We now apply these principles to Florida’s robbery statute to determine whether it “has as an element the use, attempted use, or threatened use of physical force against the person of another.” 18 U. S. C. §924(e)(2)(B)(i). We conclude that it does.

As explained, Florida law defines robbery as “the taking of money or other property . . . from the person or custody of another, . . . when in the course of the taking there is the use of force, violence, assault, or putting in fear.” Fla. Stat. §812.13(1). The Florida Supreme Court has made clear that this statute requires “resistance by the victim that is overcome by the physical force of the offender.” Robinson v. State, 692 So. 2d 883, 886 (1997). Mere “snatching of property from another” will not suffice. Ibid.

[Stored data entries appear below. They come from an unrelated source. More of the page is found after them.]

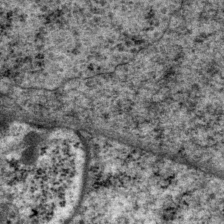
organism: P. pacificus
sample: Pharynx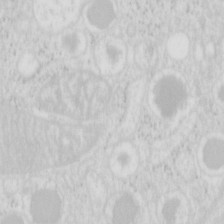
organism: Mouse
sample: Pancreas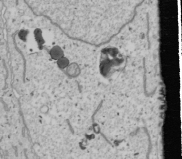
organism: Human
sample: Mitochondria in U2OS cells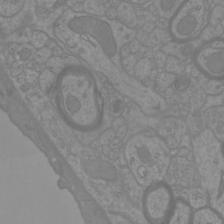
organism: Mouse
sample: Cortical neurons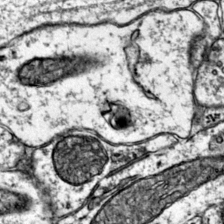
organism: Mouse
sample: Primary visual cortex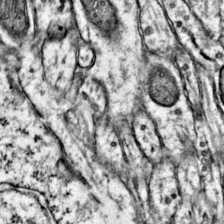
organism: Mouse
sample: Primary visual cortex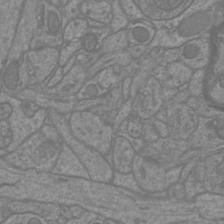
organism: Mouse
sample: Cortical neurons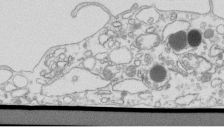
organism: Mouse
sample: Macrophages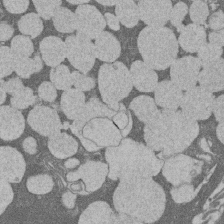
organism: Rat
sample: Salivary granule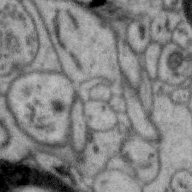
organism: Zebra finch
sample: Brain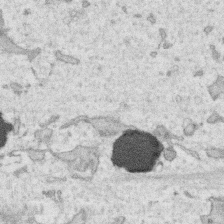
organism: Human
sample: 1205lu cells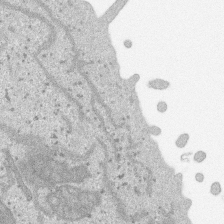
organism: Human
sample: Lung epithelial cells infected with SARS-CoV-2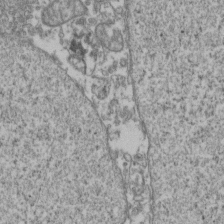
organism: Human
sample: Activated Jurkat CD4+ T cells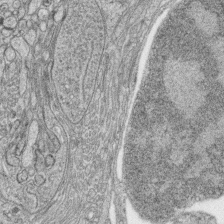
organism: Zebrafish
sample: synaptic ribbons in rod cells and cone cells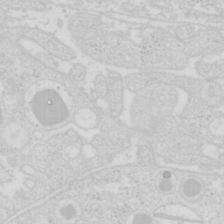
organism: Mouse
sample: Pancreas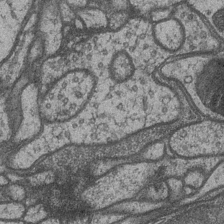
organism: Drosophila
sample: Optic medulla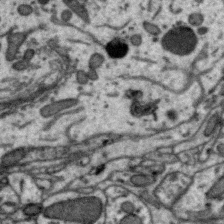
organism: Zebra finch
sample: Brain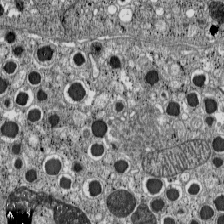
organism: C57BL Mouse
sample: Pancreatic islet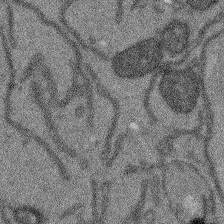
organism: Arabidopsis thaliana
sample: Root tip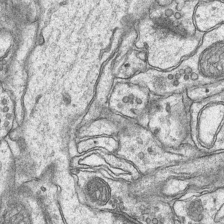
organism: Mouse
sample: CA1 Hippocampus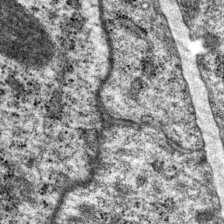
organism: P. pacificus
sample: Pharynx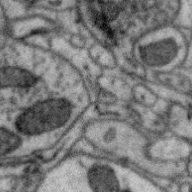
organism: Zebra finch
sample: Brain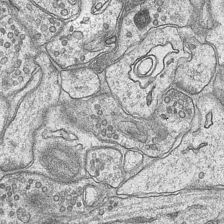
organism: Mouse
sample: CA1 Hippocampus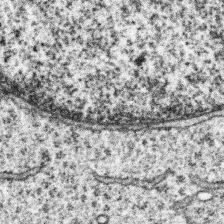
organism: Human
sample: HeLa cells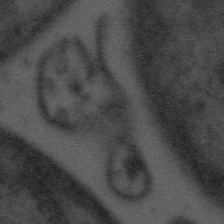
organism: Tuwongella immobilis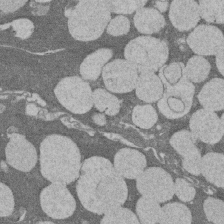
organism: Rat
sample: Salivary granule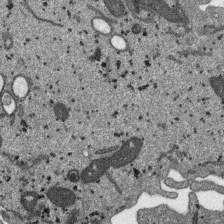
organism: Human
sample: Lung epithelial cells infected with SARS-CoV-2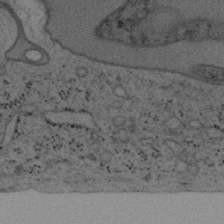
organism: Human
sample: HeLa cells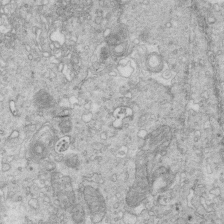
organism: Mouse
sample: Multiciliated cells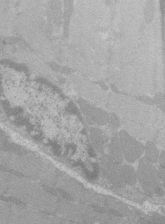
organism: C57BL Mouse
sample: Tibialis anterior muscle cell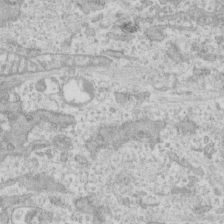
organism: Human
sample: CRL-1474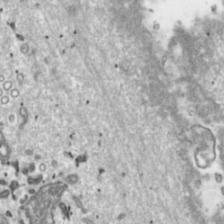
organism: Toxoplasma gondii
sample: Parasites in a vacuole inside a host cell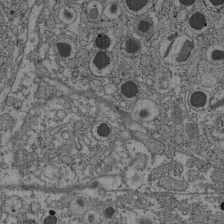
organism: C57BL Mouse
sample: Pancreatic islet

Several cases cited by the parties illustrate the application of the standard articulated in Robinson. For example, a defendant who grabs the victim’s fingers and peels them back to steal money commits robbery in Florida. Sanders v. State, 769 So. 2d 506, 507–508 (Fla. App. 2000). But a defendant who merely snatches money from the victim’s hand and runs away has not committed robbery. Goldsmith v. State, 573 So. 2d 445 (Fla. App. 1991). Similarly, a defendant who steals a gold chain does not use “ ‘force,’ within the meaning of the robbery statute,” simply because the victim “fe[els] his fingers on the back of her neck.” Walker v. State, 546 So. 2d 1165, 1166–1167 (Fla. App. 1989). It is worth noting that, in 1999, Florida enacted a separate “sudden snatching” statute that proscribes this latter category of conduct; under that statute, it is unnecessary to show either that the defendant “used any amount of force beyond that effort necessary to obtain possession of the money or other property” or that “[t]here was any resistance by the victim to the offender.” Fla. Stat. §812.131 (1999).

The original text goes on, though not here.